§ **Material supplied**
****************

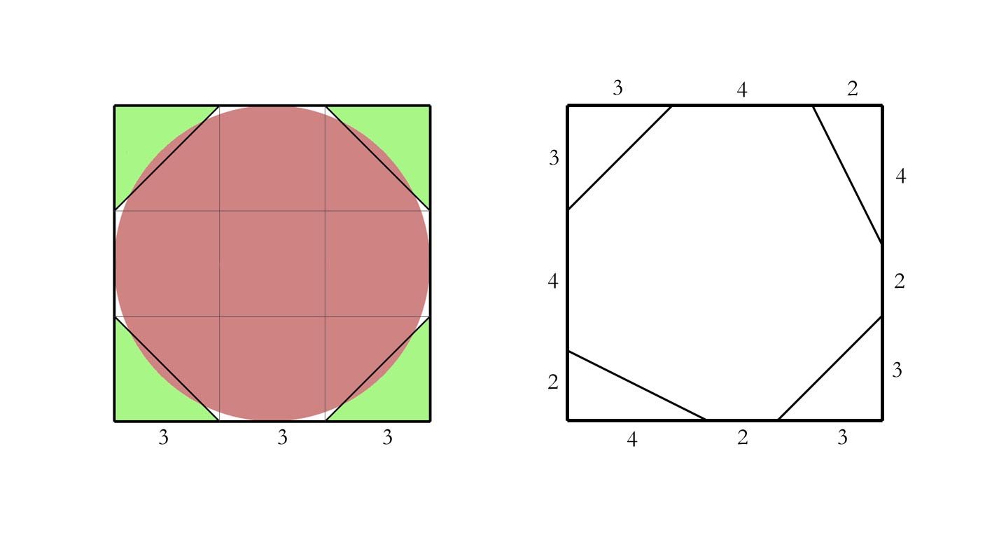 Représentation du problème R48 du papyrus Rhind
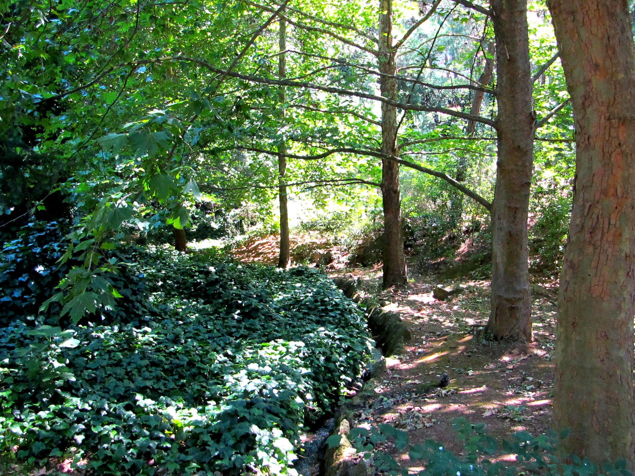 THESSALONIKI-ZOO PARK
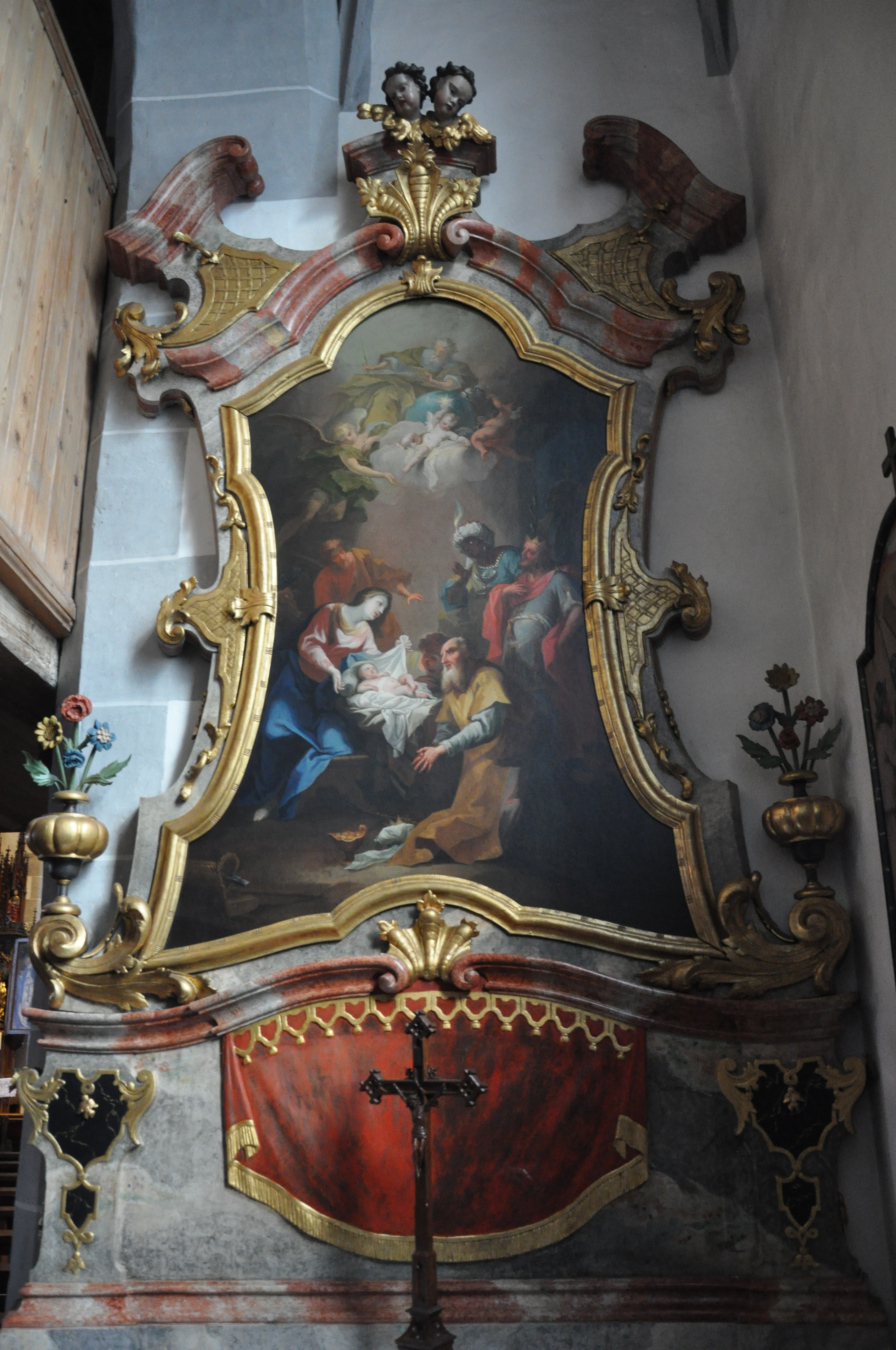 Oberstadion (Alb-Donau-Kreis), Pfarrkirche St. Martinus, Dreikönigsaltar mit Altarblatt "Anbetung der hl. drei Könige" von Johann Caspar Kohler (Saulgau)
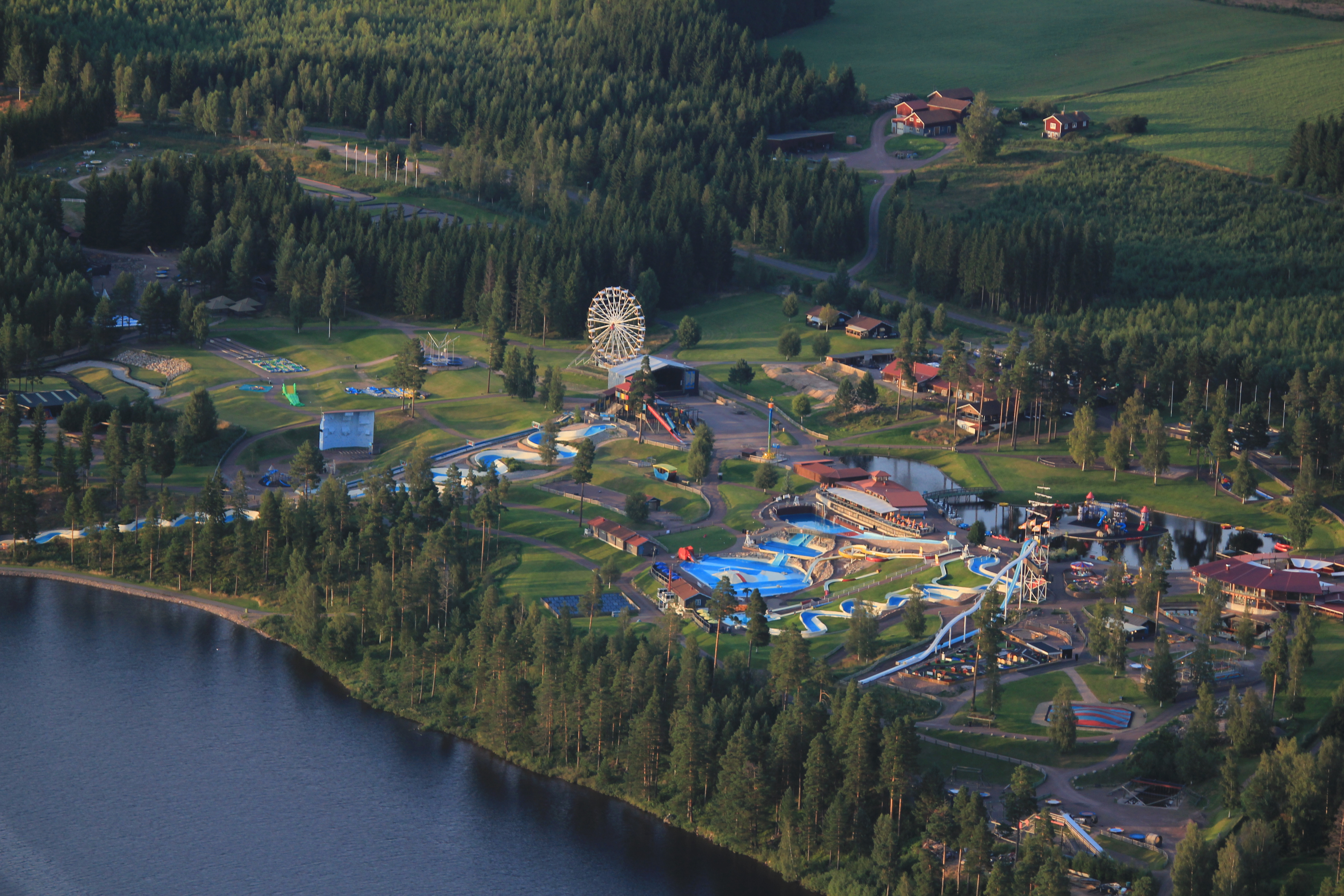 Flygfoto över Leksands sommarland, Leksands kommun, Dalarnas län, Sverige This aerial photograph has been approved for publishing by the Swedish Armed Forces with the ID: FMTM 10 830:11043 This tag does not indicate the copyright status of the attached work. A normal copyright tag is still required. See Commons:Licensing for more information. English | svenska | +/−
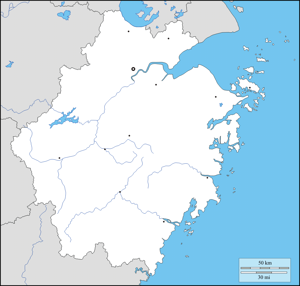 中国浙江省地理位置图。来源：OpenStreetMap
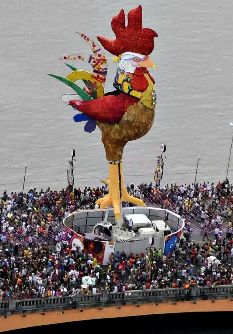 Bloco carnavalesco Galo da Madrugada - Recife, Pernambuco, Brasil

****************

Go to the line above holding "THESSALONIKI-ZOO PARK", then copy exactly each line down to and including the one holding "Oberstadion (Alb-Donau-Kreis), Pfarrkirche", leaving pictures out.

 THESSALONIKI-ZOO PARK
 Oberstadion (Alb-Donau-Kreis), Pfarrkirche St. Martinus, Dreikönigsaltar mit Altarblatt "Anbetung der hl. drei Könige" von Johann Caspar Kohler (Saulgau)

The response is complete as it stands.